A saúde e o desenvolvimento de crianças pequenas são moldados por um processo de adaptação contínua e interativa (nos níveis molecular, celular, de sistema orgânico e comportamental) que começa na concepção e se estende ao longo da vida. A plasticidade subjacente que influencia essa capacidade adaptativa e que diminui com a idade, pode levar a uma ampla gama de resultados positivos ou negativos que são influenciados pelas ​​interações entre as predisposições genéticas individuais e os ambientes nos quais o desenvolvimento se desenvolve.

estresse positivo foi definido como uma resposta fisiológica (por exemplo, frequência cardíaca e pressão arterial elevadas) a estressores normativos (por exemplo, lidar com a frustração) que é breve e de magnitude leve a moderada. O estresse tolerável está associado a experiências não normativas que apresentam maior dificuldade ou ameaça (por exemplo, morte ou doença grave em um familiar) com a disponibilidade de pelo menos uma relação de proteção que proporciona uma sensação de segurança, o que facilita a restauração de respostas fisiológicas ao estresse a linhas de base homeostáticas. O estresse tóxico, em contraste, é o resultado da ativação forte, frequente ou prolongada dos sistemas de resposta ao estresse na ausência da proteção de uma relação de suporte. O estresse tóxico não é definido pela fonte ou tipo de estresse. É definido pela magnitude e duração da resposta biológica ao estressor

Uma extensa pesquisa sobre a associação entre adversidade na infância e disparidades na saúde ao longo da vida demonstrou consistentemente uma relação linear entre o número de fatores de risco e a probabilidade de resultados ruins. O conceito resultante de carga cumulativa de risco, em vez de ponderação diferencial de fontes específicas de adversidade ou ameaça, levou a uma atenção limitada aos desafios exclusivos apresentados por fontes significativas de adversidade que requerem estratégias distintas de intervenção preventiva. Já é tempo de nos concentrarmos nos impactos únicos do racismo nas bases da saúde física e mental. Acredito que o mesmo seja válido no Brasil, onde os problemas raciais se confundem com os problemas sociais, mas precisamos combater também nosso racismo estrutural.

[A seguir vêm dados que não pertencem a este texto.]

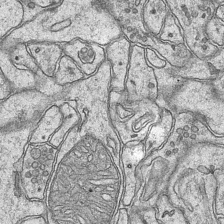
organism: Mouse
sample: CA1 Hippocampus
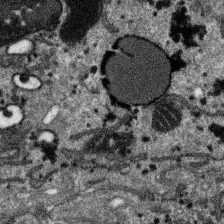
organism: Human
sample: Lung epithelial cells infected with SARS-CoV-2
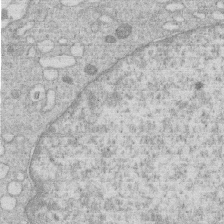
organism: Human
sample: Macrophage cells
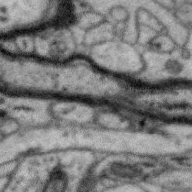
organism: Zebra finch
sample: Brain

A importância crítica dos esforços para abordar as desigualdades estruturais moldadas pelo racismo sistêmico e outras influências de nível macro na saúde física e mental é clara. A ciência da adversidade e resiliência sugere que um maior progresso na promoção da saúde e prevenção de doenças em escala também exigirá estratégias eficazes para abordar a sensibilidade diferencial à adversidade nos primeiros anos das crianças. Enquanto a comunidade científica continua a buscar maior compreensão da variação individual, a prática eficaz de saúde pública exigirá atenção para diminuir a plasticidade do desenvolvimento ao longo do tempo.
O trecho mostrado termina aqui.